Simon Starling, Nottingham Contemporary and Backlit, Nottingham
This show by 2005 Turner Prize winner Simon Starling is his largest ever in the UK. With its themes of industry, manufacturing and technological invention, it includes many major projects never before shown in this country as well as new commission for Nottingham Contemporary, Project for a Crossing (2015-16), for which the artist built a boat out of magnesium that was extracted from the politically contested waters of the Dead Sea. Works on show at Backlit include the film Backdrop (2012) (pictured above), which explores the impact of astronomy on early cinema with reference to French astronomer Pierre Jules César Janssen’s chronophotographic revolver; a precursor to the movie camera.
Until 26 June 2016. www.backlit.org.uk

Sarah Barker, CHANGE-THE-SETTING, The Fruitmarket Gallery, Edinburgh
Glasgow-based artist Sara Barker presents two sequences of new work made especially for The Fruitmarket Gallery, together with a number of existing works exploring the boundary between sculpture, painting and drawing. Barker meditatively focuses on memory, individual perception, and a blurring of line and colour to develop a visual language using paint, steel, aluminium, brass and glass. CHANGE-THE-SETTING functions like a stage direction, invoking a situation for elements to be changed and recombined.
Until 5 June 2016. www.fruitmarket.co.uk

Keren Cytter, Ocean, Pilar Corrias, London
For her fourth exhibition at Pilar Corrias, Keren Cytter presents new and existing work with soap operas and American blockbuster movies as their subject matter. Treated as depictions of social realities, these are then re-observed using experimental modes of story telling and non-linear narratives. The exhibition features a new series of drawings and three recent videos: Game and Metamorphosis (both 2015), and Ocean (2014).
Until 17 May 2016. www.pilarcorrias.com

Russia and the Arts: The Age of Tolstoy and Tchaikovsky, National Portrait Gallery, London
A survey of an extraordinary period of vibrancy in Russia’s cultural life during the late 19th and early 20th centuries with portraits of writers, composers, musicians and their patrons.

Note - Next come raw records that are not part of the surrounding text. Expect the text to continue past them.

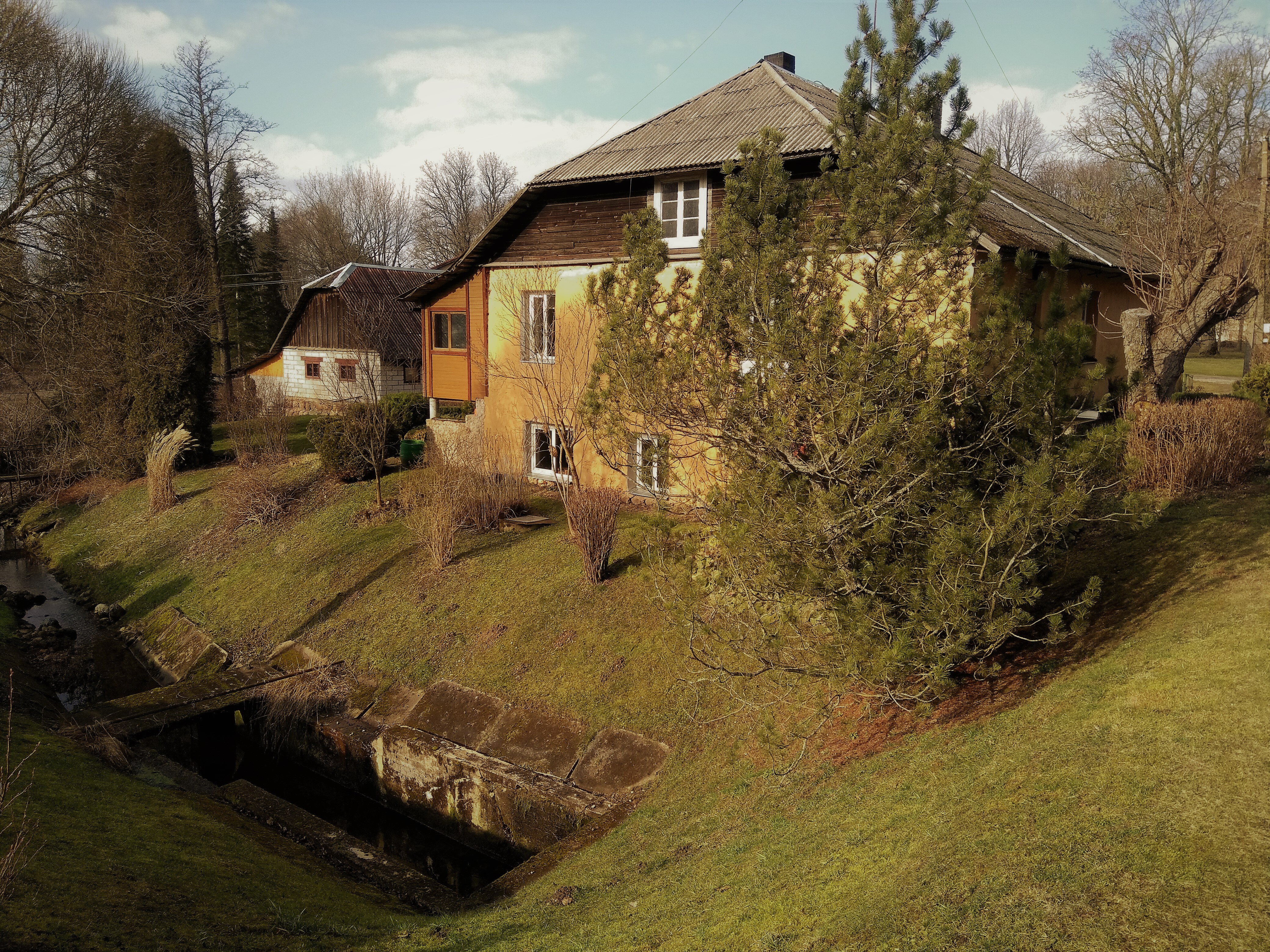 Vaade linnuseala loodenurgast loodesse endise linnuseveski asukohale.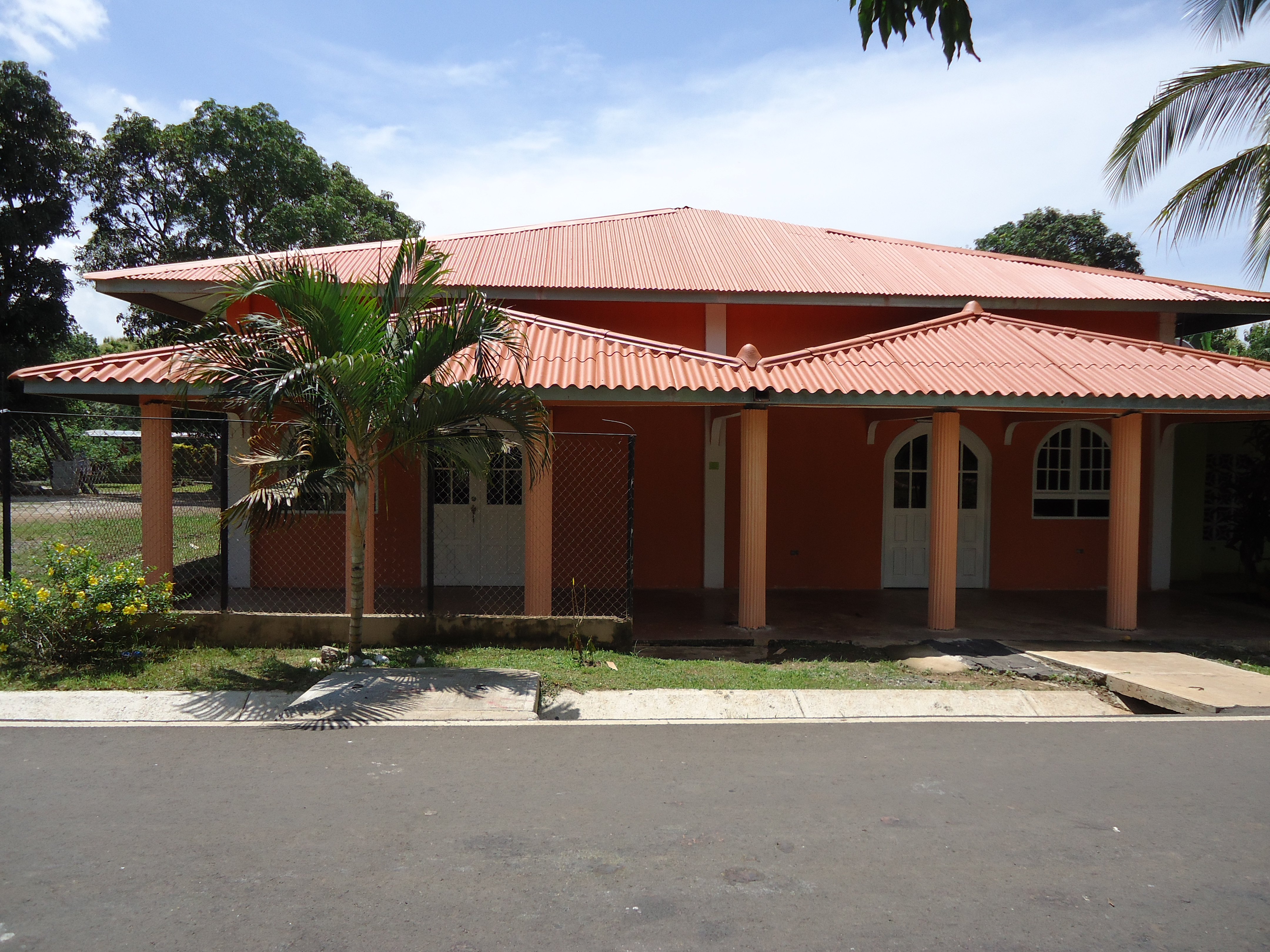 Una Obra bajo la Unción del Espíritu Santo, Desarrollandose bajo el Modelo de Jesús. Situated in Herrera, Panama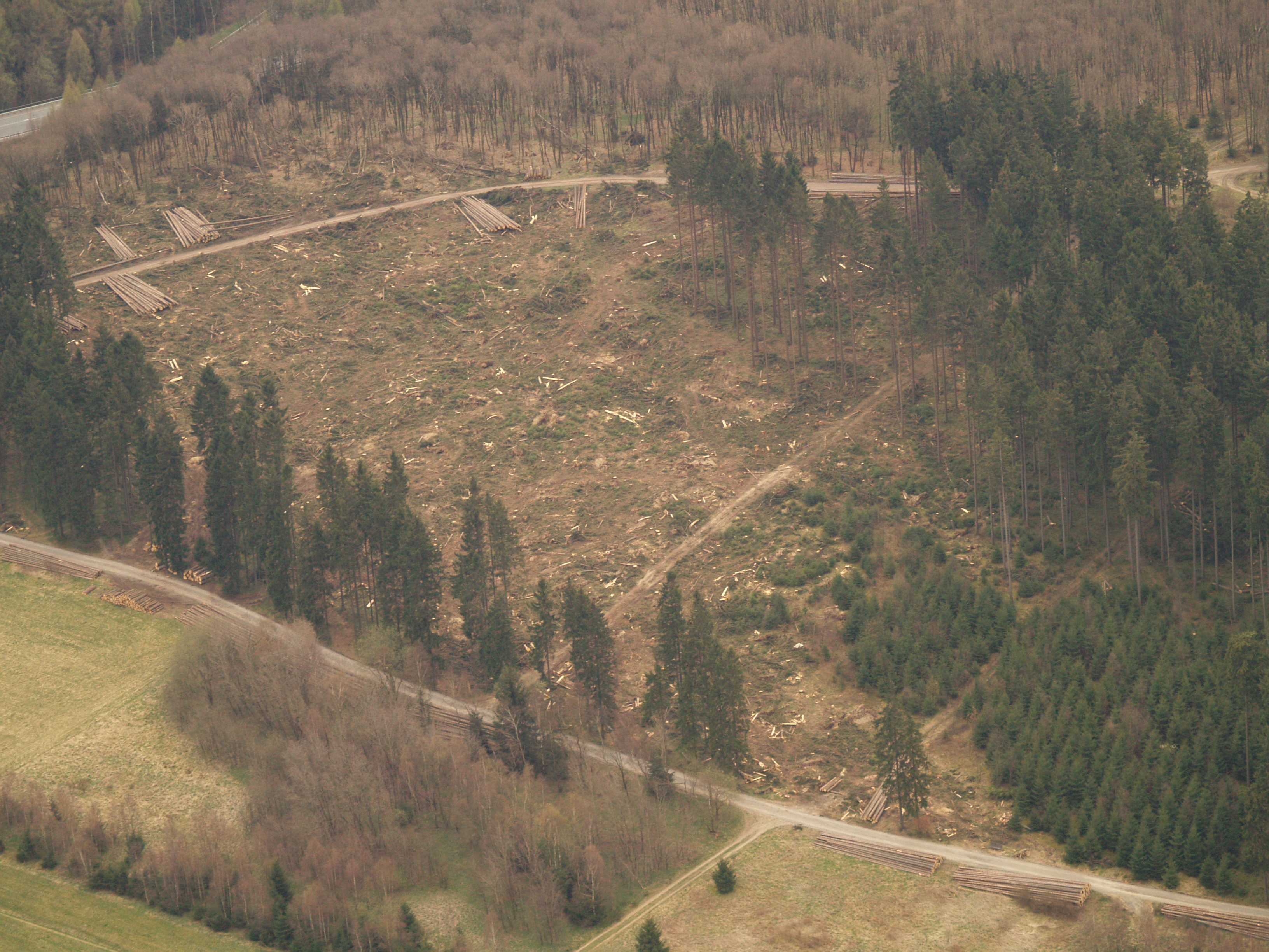 Würgendorf-Schäden durch Kyrill auf der Höh.

The exhibition features works on loan from the State Tretyakov Gallery (STG), Moscow, by artists including Nikolai Ge, Ivan Kramskoy, Vasily Perov, Ilia Repin, Valentin Serov and Mikhail Vrubel. Some of the work has never bee seen before in Britain; the exhibition is part of a cultural exchange between the National Portrait Gallery and STG, marking the 160th anniversary of both galleries.
Until 26 June 2016. www.npg.org.uk

Iwan Lewis, Gallery 6: Uprisings, Mostyn, Llandudno
Gallery 6: Uprisings draws from a broad spectrum of cultural influences to present a surreal yet diaristic landscape, with the ‘fragment’ heavily relied upon to suggest rather than reveal narrative. This can be activated by North Wales-based artist Iwan Lewis through a deliberately considered title, or by playing one piece against another. In this exhibition, the artist’s fragmentation is marshalled by allowing a portrait, within an installation of paintings, to act as narrator.